#  > > >  >  > Форум >  > > >  >  > Информация >  > > >  >  > Новости книгоиздания >  > > >  >  >  Полное разъяснение трех видов обетов

## Dechen Norzang

Увидела свет книга "Полное разъяснение трех видов обетов"

М.: Родович, 2013
84 x 108 1/32, 1000 экз., 288 стр., твердый переплет 
Перевод с тибетского: Ерёма Ходов, Платон Вязниковцев
Дизайн обложки и верстка: Богдана Подкурганная

Нгари Панчен Пема Вангьял был величайшим ученым и сиддхом своего времени, прославленным своими несектарными взглядами. Его текст "Полное разъяснение трех видов обетов" является самым главным и известным источником учений по трем видам обетов, который множество раз комментировался великими учеными как старой, так и новой традиций. Приведенный в этой книге подробный комментарий, написанный Кьябдже Дуджомом Ринпоче, кратко, но при этом очень глубоко и ясно объясняет данную тему. Так как три вида обетов являются основой практики всех учений Будды, то нет никаких сомнений в том, что эта книга совершенно необходима каждому, кто следует или изучает буддийский путь в целом и, в особенности, учение славной традиции Ранних Переводов (Ньингма). 

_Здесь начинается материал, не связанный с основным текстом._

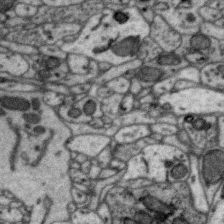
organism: Zebra finch
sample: Brain
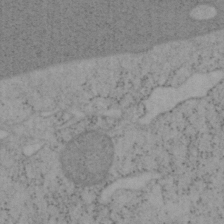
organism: Mouse
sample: OT-I killer T cells with ID8 ovarian cancer cells
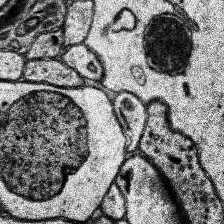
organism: Human
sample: Temporal Lobe
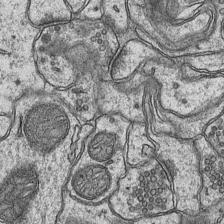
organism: Mouse
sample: CA1 Hippocampus
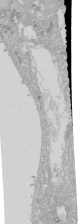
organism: Human
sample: Caco-2 cells
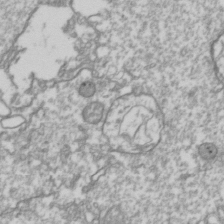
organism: Drosophila
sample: Cell division; meiosis; drosophila spermatocytes
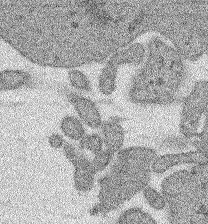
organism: Human
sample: HeLa cells
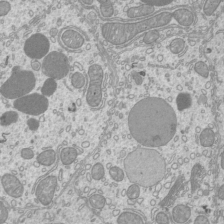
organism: Mouse
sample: Cilia; mouse epididymis
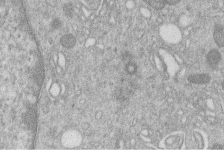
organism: Human
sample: Macrophage cells
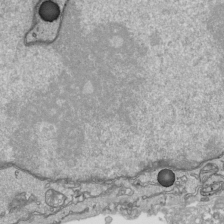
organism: Human
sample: Mitochondria in HCT116 cells
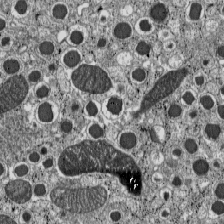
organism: C57BL Mouse
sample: Pancreatic islet
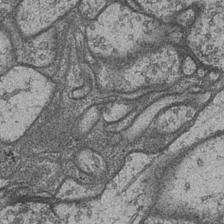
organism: Drosophila
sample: Optic medulla
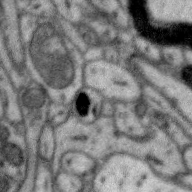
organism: Zebra finch
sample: Brain
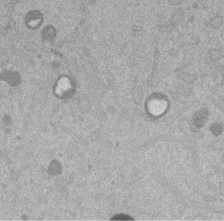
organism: Mouse
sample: Dividing mouse embryo 1 cell stage
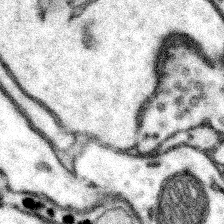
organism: Mouse
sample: Somatosensory cortex neuropil
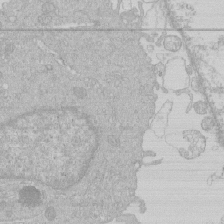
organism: Human
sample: Macrophage cells
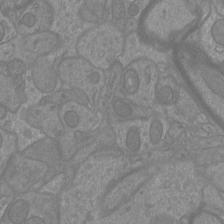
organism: Mouse
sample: Cortical neurons
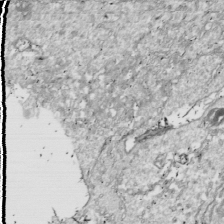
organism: Drosophila
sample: Cell division; meiosis; drosophila spermatocytes
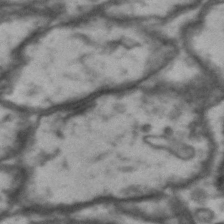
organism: Drosophila
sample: Brain
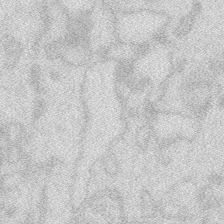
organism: Zebrafish
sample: Macrophage
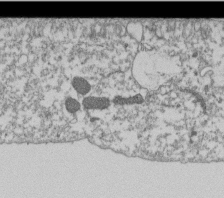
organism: Dictyostelium discoideum
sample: Dictyostelium multivesicular bodies
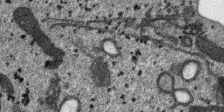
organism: Human
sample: Lung epithelial cells infected with SARS-CoV-2
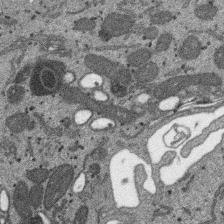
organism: Human
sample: Lung epithelial cells infected with SARS-CoV-2
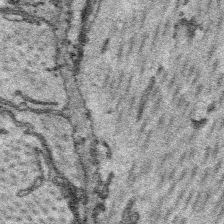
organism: Platynereis dumerilii
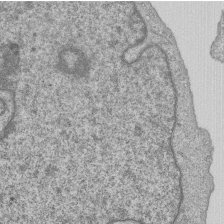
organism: Human
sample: MDA-MB-231 cells
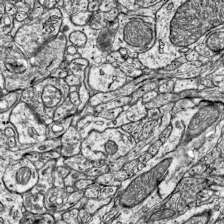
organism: Mouse
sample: Visual Cortex
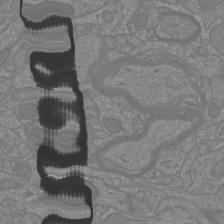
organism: Mouse
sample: Cortical neurons
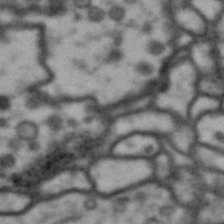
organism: Drosophila
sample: Brain
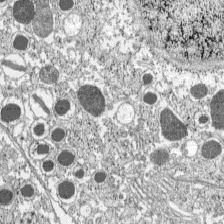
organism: C57BL Mouse
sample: Pancreatic islet
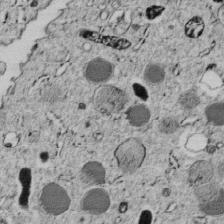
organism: C. elegans
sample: C. elegans embryo early stage
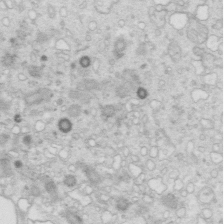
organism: Mouse
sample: Multiciliated cells
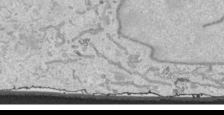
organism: Human
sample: Mitochondria in HCT116 cells
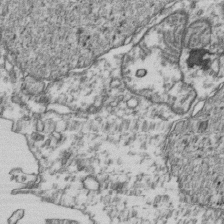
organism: Human
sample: Activated Jurkat CD4+ T cells
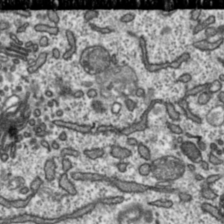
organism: Toxoplasma gondii
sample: Parasites in a vacuole inside a host cell
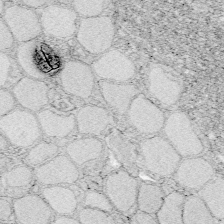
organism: Zebrafish
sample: Whole-Brain
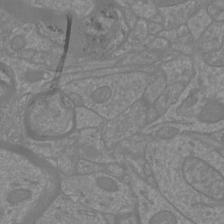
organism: Mouse
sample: Cortical neurons
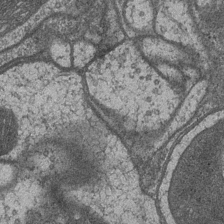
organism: Drosophila
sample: Optic medulla
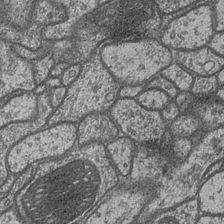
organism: Drosophila
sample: Optic medulla
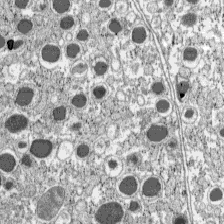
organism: C57BL Mouse
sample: Pancreatic islet
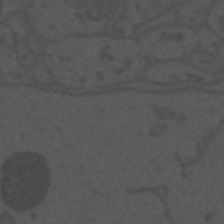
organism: Mouse
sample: Suprachiasmatic nucleus
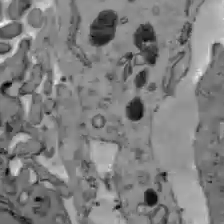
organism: C57BL Mouse
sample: Liver
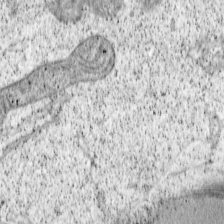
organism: African green monkey
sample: COS-7 cells
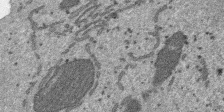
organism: Human
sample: Lung epithelial cells infected with SARS-CoV-2
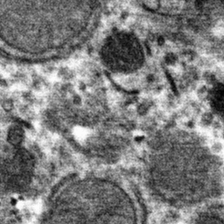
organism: Mouse
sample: Mouse hepatocytes
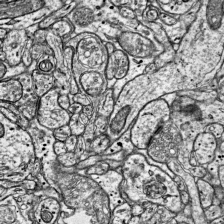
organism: Mouse
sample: Visual Cortex
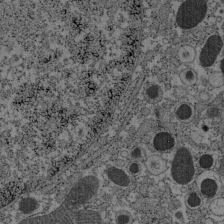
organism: C57BL Mouse
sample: Pancreatic islet
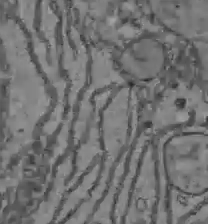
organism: C57BL Mouse
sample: Liver
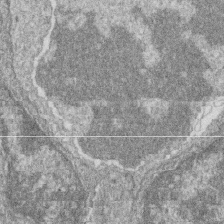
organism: Zebrafish
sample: Cilia; retinal pigment epithelium

Ознакомиться с содержанием и заказать книгу: http://dharma.ru/product/9392

----------

Pedma Kalzang (22.12.2013), Влад К (24.12.2013), Пема Ванчук (24.12.2013), Пема Дролкар (22.12.2013)

----------


## Пэма Бэнза

> Увидела свет книга "Полное разъяснение трех видов обетов"
> 
> М.: Родович, 2013
> 84 x 108 1/32, 1000 экз., 288 стр., твердый переплет 
> Перевод с тибетского: Ерёма Ходов, Платон Вязниковцев
> Дизайн обложки и верстка: Богдана Подкурганная
> 
> Нгари Панчен Пема Вангьял был величайшим ученым и сиддхом своего времени, прославленным своими несектарными взглядами. Его текст "Полное разъяснение трех видов обетов" является самым главным и известным источником учений по трем видам обетов, который множество раз комментировался великими учеными как старой, так и новой традиций. Приведенный в этой книге подробный комментарий, написанный Кьябдже Дуджомом Ринпоче, кратко, но при этом очень глубоко и ясно объясняет данную тему. Так как три вида обетов являются основой практики всех учений Будды, то нет никаких сомнений в том, что эта книга совершенно необходима каждому, кто следует или изучает буддийский путь в целом и, в особенности, учение славной традиции Ранних Переводов (Ньингма). 
> 
> ...


Приветствую,

Хорошо, что учения Нгари Панчена и Дуджома Ринпоче переводятся на русский язык.
Плохо, что новоявленные переводчики и издатели начинают с пиратских переводов.
Мне, как одному из учредителей "Уддияны" печально видеть, что за 20 лет ничего не поменялось - берется английское издание, затем декларируется "псевдо-перевод с тибетского", не платятся авторские и т.д.
Все так называемые переводы с тибетского Лонгченпы или Мипама Ринпоче из той же серии...

----------

ullu (10.01.2014), Алик (10.01.2014), Николас (24.12.2013), Цхултрим Тращи (25.12.2013)

----------


## Pedma Kalzang

> Приветствую,
> 
> Хорошо, что учения Нгари Панчена и Дуджома Ринпоче переводятся на русский язык.
> Плохо, что новоявленные переводчики и издатели начинают с пиратских переводов.
> Мне, как одному из учредителей "Уддияны" печально видеть, что за 20 лет ничего не поменялось - берется английское издание, затем декларируется "псевдо-перевод с тибетского", не платятся авторские и т.д.
> Все так называемые переводы с тибетского Лонгченпы или Мипама Ринпоче из той же серии...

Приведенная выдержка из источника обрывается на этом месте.